Diese Frage des Kindes und im Grunde aller Kinder über die Schoa kann Klinger innerhalb ihrer "wahren Geschichte der Familie Mandil" nicht beantworten. So fordert ihre Erzählung, ohne das ausdrücklich zu tun, auch dazu auf, noch mehr Fragen zu stellen. Das ist gut. Denn darüber, wie "Besa", die unhintergehbare Gastfreundschaft der Albaner, Hunderten Juden das Leben gerettet hat, ist noch wenig bekannt. Es sind zwei unerhörte Begebenheiten, von denen Klinger für junge und auch ältere Leser erzählt. Von der Selbstlosigkeit der Retter, nicht nur der albanischen Familie Veseli, sondern auch der Stationen zuvor, die der Familie Mandil überleben halfen. Und von der Fotografie, die nicht nur einmal, wie der Titel behauptet, das Leben der Familie rettet. Ein Foto, das Gavra und seine jüngere Schwester Irena mit einem festlich geschmückten Weihnachtsbaum zeigt, düpiert einen Nazi-Offizier, der die Familie um ein Haar nicht hätte ausreisen lassen. Es ist das fotografische Handwerk des Vaters, das die Familie durchbringt, Kontakte herstellt, letztlich auch zu dem jungen Mann Refik Veseli, der von Gavras Vater Fotografieren lernt und dessen Familie die Mandils in einem albanischen Dorf versteckt. Viele der Fotografien sind nun in "Wie ein Foto unser Leben rettete" abgedruckt, was gerade für junge Leser buchstäblich sichtbar macht, wessen Geschichte erzählt wird.
70 Jahre später ist Gavra Mandil in Tel Aviv gestorben. Ein angesehener Fotograf, Doyen der israelischen Magazin- und Werbefotografie, Ausbilder vieler Fotografen, mit dem Gavra Studio als bis heute angesehener Adresse. Seine Kinder tun, was er getan hat: die familiäre Berufstradition der Fotografen fortsetzen. 1987 hat Mandil die Gedenkstätte Yad Vashem kontaktiert, seine Zeugenaussage samt den Fotografien hinterlegt, die nun im Buch zu sehen sind. Die Veselis sind unter die "Gerechten unter den Völkern" aufgenommen worden.

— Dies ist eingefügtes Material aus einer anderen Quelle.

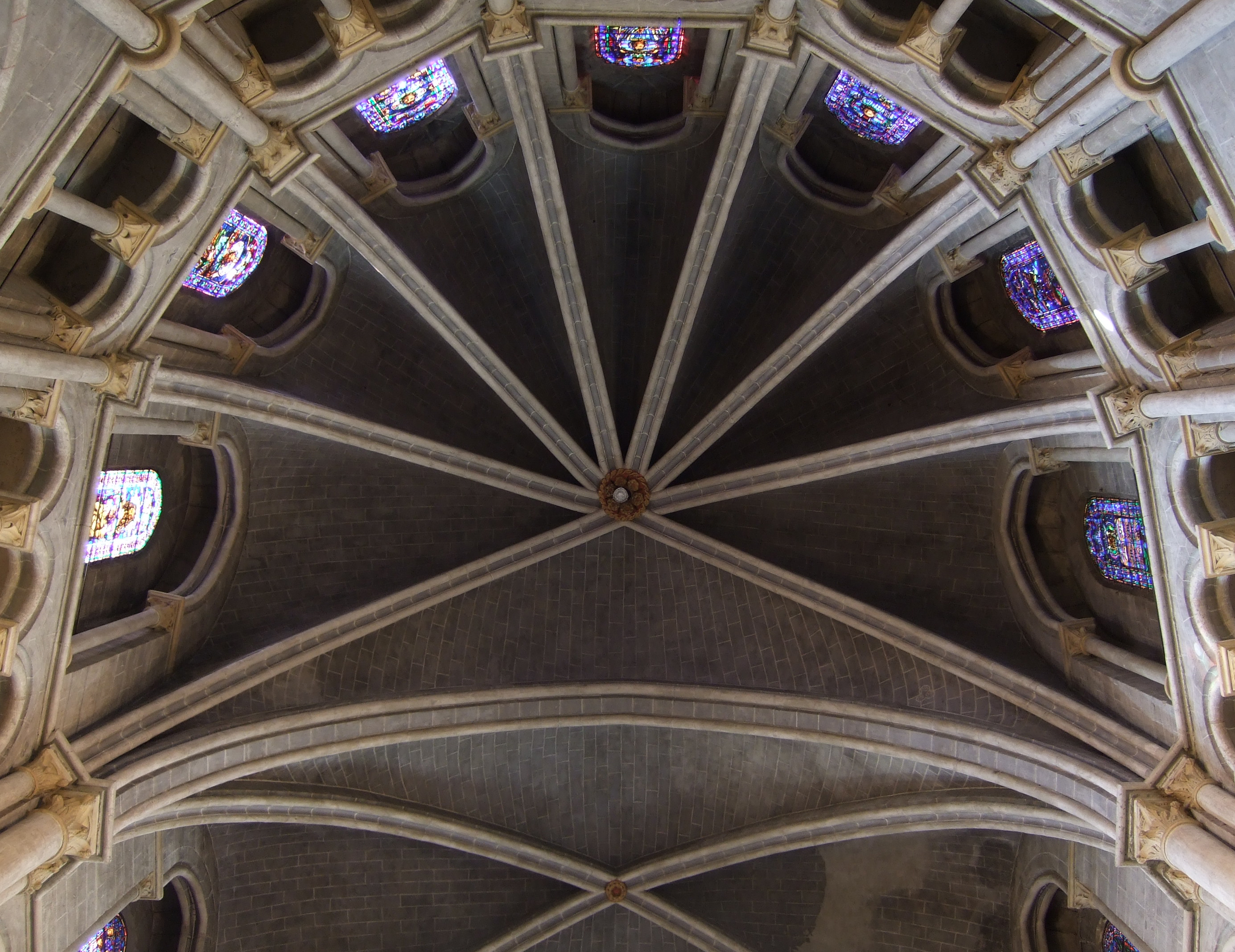 Ceiling of the choir of the Cathedral of Lausanne, Switzerland

Klinger erzählt schlicht, hebt die tödliche Gefahr nicht mehr als nötig hervor. Ihre Entscheidung für die Ich-Erzählung rührt womöglich aus dem Wunsch, nah an dem Zeugenbericht zu bleiben, den man online bei Yad Vashem nachlesen kann. Für junge Leser erzeugt er die nötige Nähe und auch die Neugier, Fragen zu stellen. Besondere ästhetische Kunstgriffe wendet Klinger nicht an, die viele Jahre in der Bildung gearbeitet hat. Dafür hat der Insel Verlag die deutsche Ausgabe nicht nur besonders schön gestaltet, sondern mit Isabel Kreitz auch eine Künstlerin gewonnen, der es gelingt, auch das Unsichtbare sichtbar zu machen. Ihre großen und kleinen Illustrationen der vielen überraschend glücklichen und oft brutalen Ereignisse, die über die Familie Mandil kommen, sind sofort als Zeichnungen zu erkennen, als Ausmalen dessen, was war. Sie sind zwischen den echten Fotografien die Bilder, die fehlen. EVA-MARIA MAGEL
Maya C. Klinger: "Wie ein Foto unser Leben rettete".
Aus dem Hebräischen von Gundula Schiffer. Bilder von Isabel Kreitz. Insel Verlag, Berlin 2025. 120 S., geb., 15,- Euro. Ab 7 J.